(Provided records Opens)
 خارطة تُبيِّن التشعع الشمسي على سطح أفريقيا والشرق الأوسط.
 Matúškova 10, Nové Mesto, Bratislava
(Provided records Closes)
(Provided records Opens)
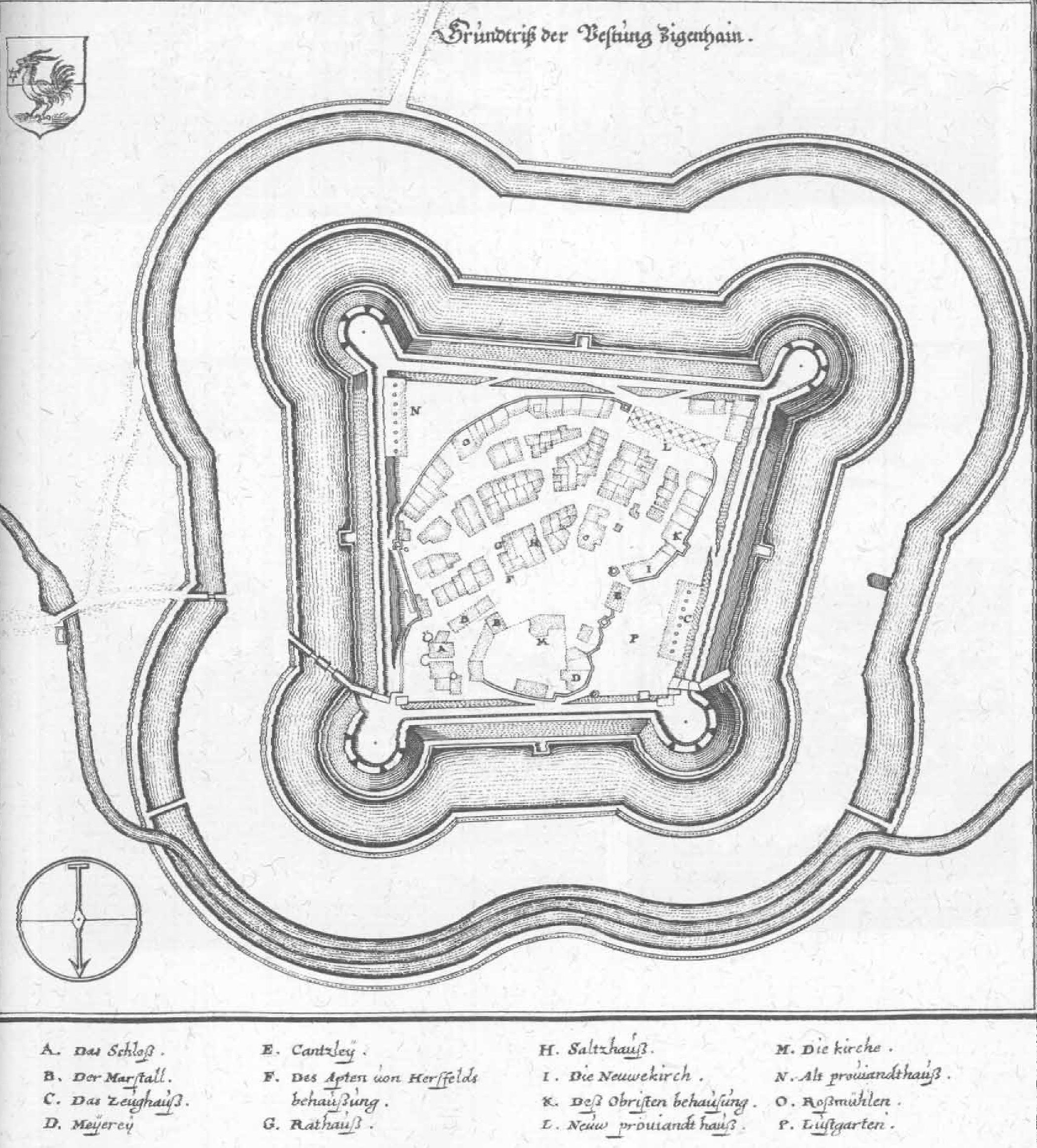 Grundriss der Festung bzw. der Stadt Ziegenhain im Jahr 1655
(Provided records Closes)
(Provided records Opens)
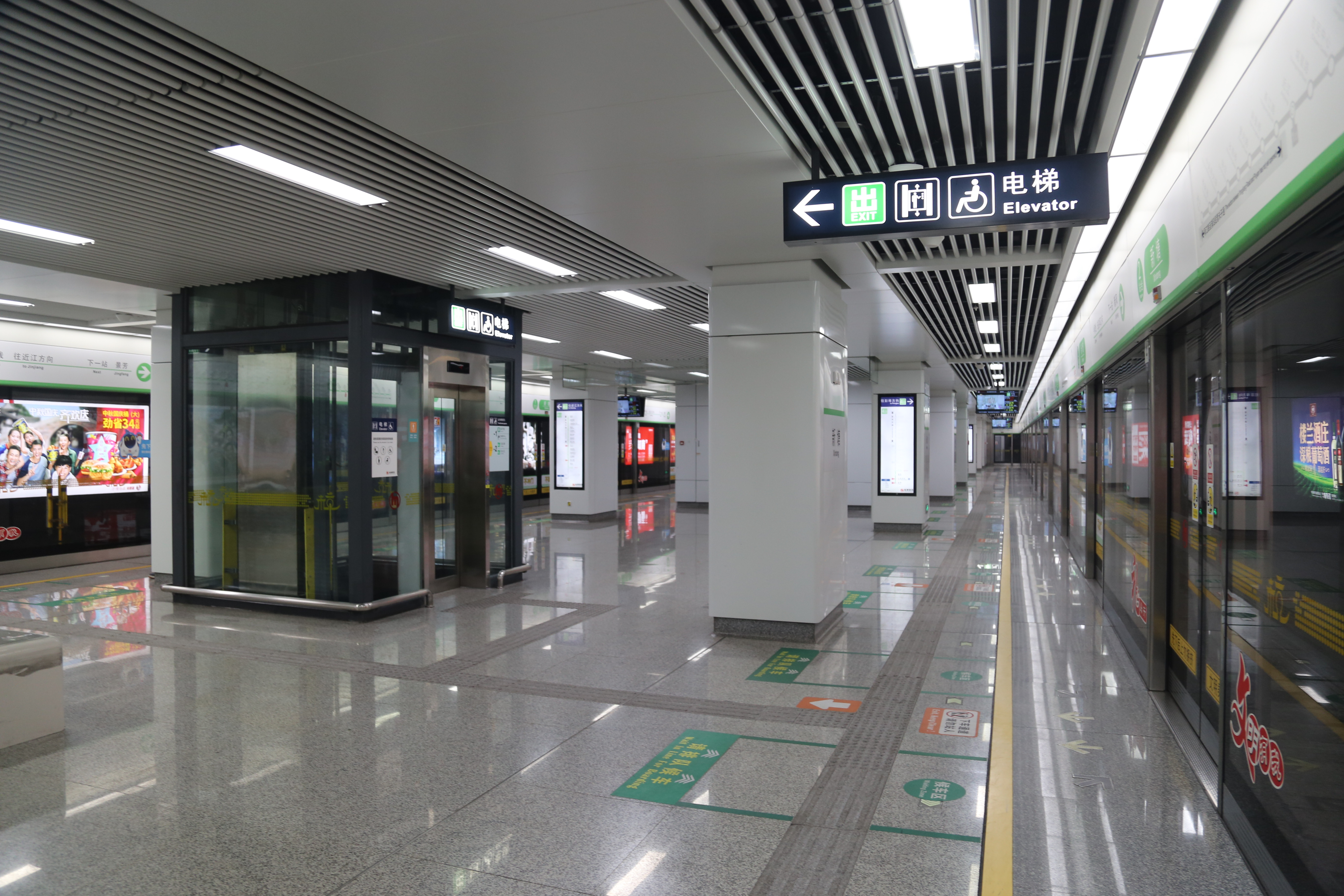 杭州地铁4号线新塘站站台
(Provided records Closes)
About this exercise: Everything from the line containing "خارطة تُبيِّن التشعع" through the line containing "Matúškova 10, Nové Mesto, Bratislava" in the material above should be retyped exactly, both ends included, and nothing more.

Solution:
 خارطة تُبيِّن التشعع الشمسي على سطح أفريقيا والشرق الأوسط.
 Matúškova 10, Nové Mesto, Bratislava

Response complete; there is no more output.